Solidarietà che, invece di andare alle vedove e orfani delle vittime di allora, va a chi è stato responsabile di manifesti che dicevano, in riferimento al Commissario Calabresi: "Noi, di questi nemici del popolo vogliamo la morte!", e che questi atteggiamenti cinesi non ha mai rinnegato.

Meno truculento, ma in prospettiva anche peggiore, il caso della riforma scolastica proposta dal ministro Berlinguer che ripropone, a distanza di venticinque anni, la cogestione nelle scuole ("gli studenti possono decidere il riesame di decisioni già assunte dai docenti") in ricordo forse della Rivoluzione Culturale cinese. Andando al capitolo "Cultura e Arte" del famoso Libretto Rosso di Mao, nella versione italiana edita da Longanesi & C. nel 1967, apprendiamo infatti che:

"Nel mondo attuale tutta la cultura, tutta la letteratura e l'arte sono di determinate classi, sono di determinate linee politiche. L'arte per l'arte, l'arte al di sopra delle classi e l'arte parallela o indipendente dalla politica, sono cose che in realtà non esistono. L'arte e la letteratura proletarie sono una parte dell'intera causa rivoluzionaria del proletariato; esse sono, come ha detto Lenin, ingranaggi e viti di tutta la macchina rivoluzionaria (citazione dai "Discorsi al Dibattito di Yenan sulla letteratura e sull'arte" del maggio 1942).

E così capiamo tutto.

Chi invece non riesce ancora a capire è la Frankfurter Allgemeine Zeitung, nell'articolo intitolato "Rifondazione Comunista" dell' 8 febbraio u.s.
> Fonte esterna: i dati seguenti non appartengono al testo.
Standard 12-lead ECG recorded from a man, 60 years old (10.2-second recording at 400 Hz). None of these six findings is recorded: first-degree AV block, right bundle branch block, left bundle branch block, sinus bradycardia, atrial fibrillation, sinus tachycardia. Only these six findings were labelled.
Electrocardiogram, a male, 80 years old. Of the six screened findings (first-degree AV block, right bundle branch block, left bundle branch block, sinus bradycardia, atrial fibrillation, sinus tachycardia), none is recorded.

L'articolo apre rilevando come chi creda che Bertinotti e i suoi seguaci, dopo il crollo dei regimi comunisti dell'Est, siano come Don Quichotte e Sancho Panza ("relitti di un'epoca tramontata, in lotta contro i mulini a vento, e quindi da non prendersi sul serio"), si sbagli ed è bene che cambi idea.

Dopo aver esposto il peso di RC nelle decisioni del Governo e quindi delle sorti del Paese, il Frakfurter analizza la logica dei Rifondatori, in particolare quale emana dalla difesa a oltranza del cosiddetto Stato Sociale: che importa al beneficiario dello Sato Sociale da dove provengano i soldi, se il Capitalismo non è più capace di finanziare lo Stato Sociale, ebbene, che il Capitalismo vada al diavolo!
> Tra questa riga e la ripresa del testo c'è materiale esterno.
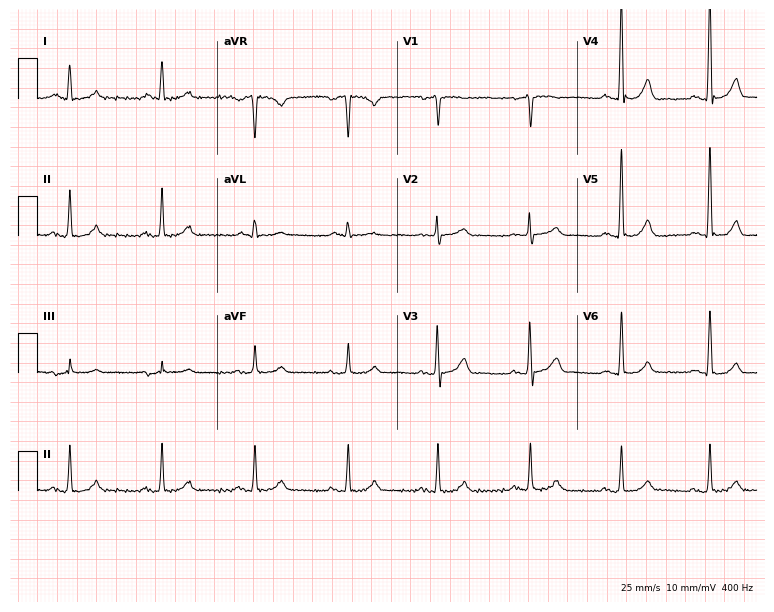
Resting 12-lead electrocardiogram. Patient: a 61-year-old male. Read as a normal ECG.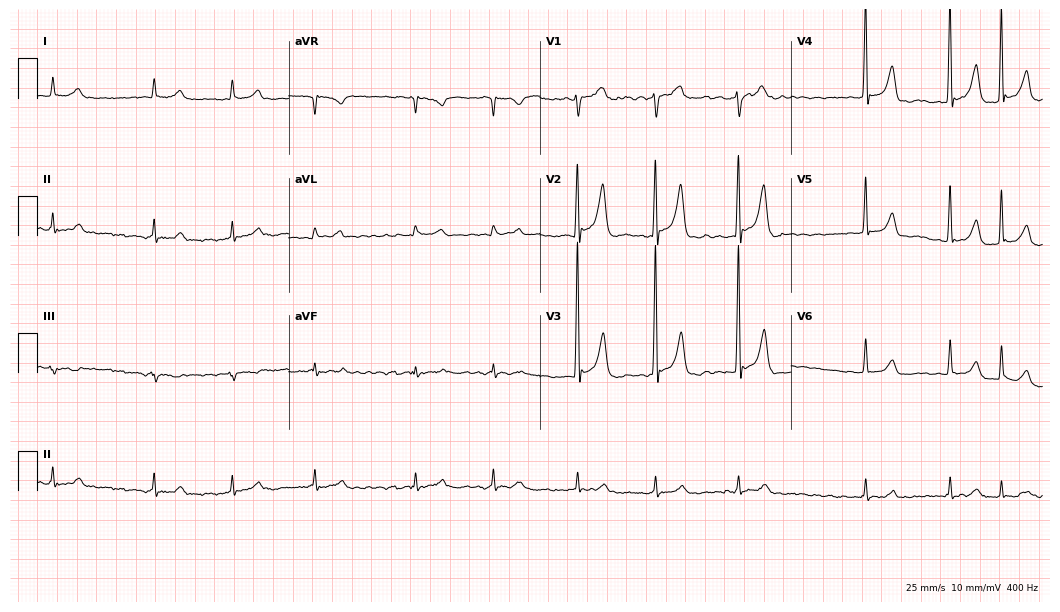
Standard 12-lead ECG recorded from a man, 67 years old. The tracing shows atrial fibrillation (AF).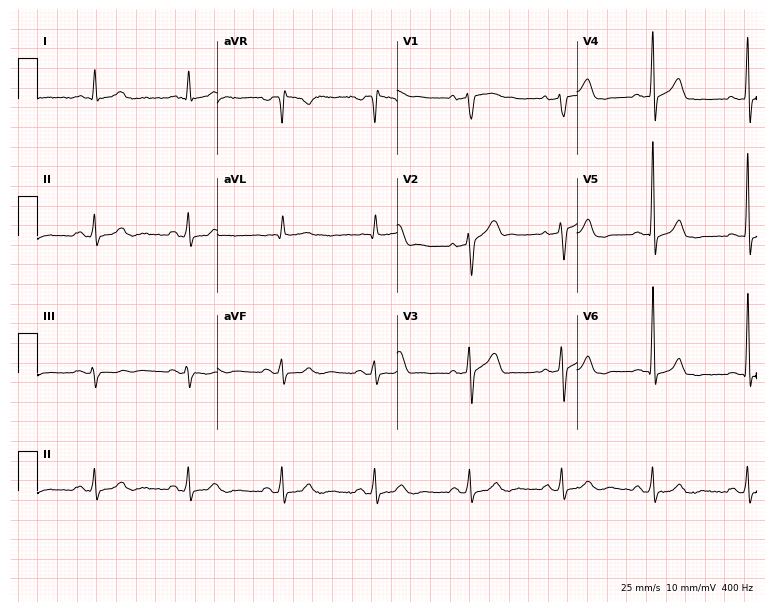
Resting 12-lead electrocardiogram (7.3-second recording at 400 Hz). Patient: a 57-year-old man. None of these six findings is recorded: first-degree AV block, right bundle branch block (RBBB), left bundle branch block (LBBB), sinus bradycardia, atrial fibrillation (AF), sinus tachycardia. Other findings, if any, are not listed.

Da questa acuta analisi, discende la domanda che chiude l'articolo: come facciano questi veterocomunisti a convivere nello stesso Governo con il rigore finanziario di un Ciampi ed il liberalismo economico di un Dini, resta un mistero italiano.

Mistero italiano? No, almeno per chi sa come l'attaccamento ad una Poltrona di Potere sia da noi più forte di ogni coerenza e di ogni attaccamento al bene del Paese.

Quello che l'articolo non dice esplicitamente, ma lo diciamo noi, è che sono proprio questi misteri, assai più del 3% di Maastricht, che ci provocano l'ostilità dell'Europa.